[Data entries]
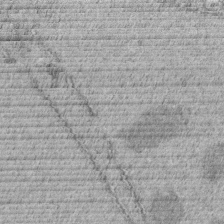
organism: C. elegans
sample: C. elegans embryo early stage
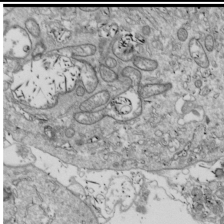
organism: Drosophila
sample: Cell division; meiosis; drosophila spermatocytes
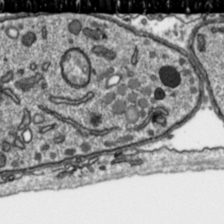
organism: Toxoplasma gondii
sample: Parasites in a vacuole inside a host cell
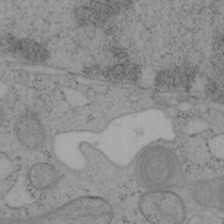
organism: Mouse
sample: OT-I killer T cells with ID8 ovarian cancer cells
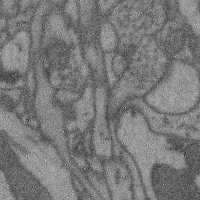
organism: Mouse
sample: Cerebral cortex
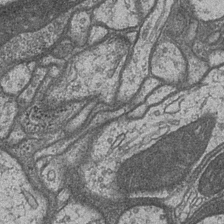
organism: Drosophila
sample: Optic medulla
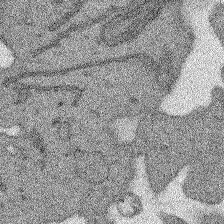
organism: Human
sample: HeLa cells
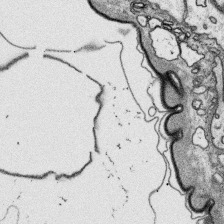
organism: Platynereis dumerilii
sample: Parapodia
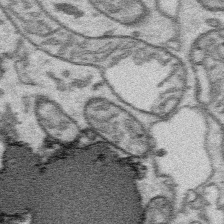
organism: Platynereis dumerilii
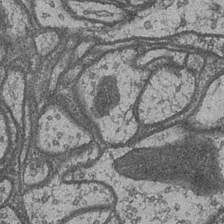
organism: Drosophila
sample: Optic medulla
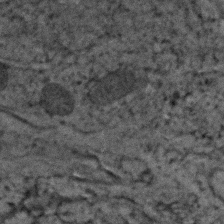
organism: Zebrafish
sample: Zebrafish embryo
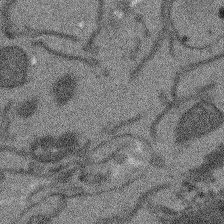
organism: Arabidopsis thaliana
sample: Root tip
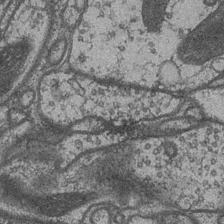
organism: Drosophila
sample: Optic medulla
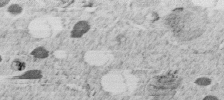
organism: C. elegans
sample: C. elegans embryo early stage
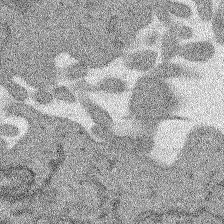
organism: Human
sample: HeLa cells
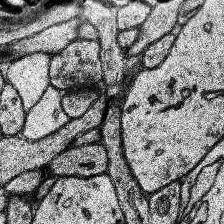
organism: Human
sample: Temporal Lobe
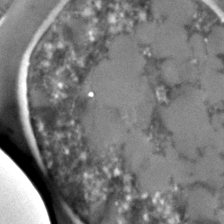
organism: C. elegans
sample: C. elegans embryo
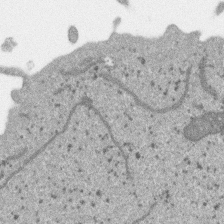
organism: Human
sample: Lung epithelial cells infected with SARS-CoV-2

--- What you will do ---
Nothing but an exact copy of the data above, minus its pictures, should appear in the response.

--- Answer area ---
organism: C. elegans
sample: C. elegans embryo early stage
organism: Drosophila
sample: Cell division; meiosis; drosophila spermatocytes
organism: Toxoplasma gondii
sample: Parasites in a vacuole inside a host cell
organism: Mouse
sample: OT-I killer T cells with ID8 ovarian cancer cells
organism: Mouse
sample: Cerebral cortex
organism: Drosophila
sample: Optic medulla
organism: Human
sample: HeLa cells
organism: Platynereis dumerilii
sample: Parapodia
organism: Platynereis dumerilii
organism: Drosophila
sample: Optic medulla
organism: Zebrafish
sample: Zebrafish embryo
organism: Arabidopsis thaliana
sample: Root tip
organism: Drosophila
sample: Optic medulla
organism: C. elegans
sample: C. elegans embryo early stage
organism: Human
sample: HeLa cells
organism: Human
sample: Temporal Lobe
organism: C. elegans
sample: C. elegans embryo
organism: Human
sample: Lung epithelial cells infected with SARS-CoV-2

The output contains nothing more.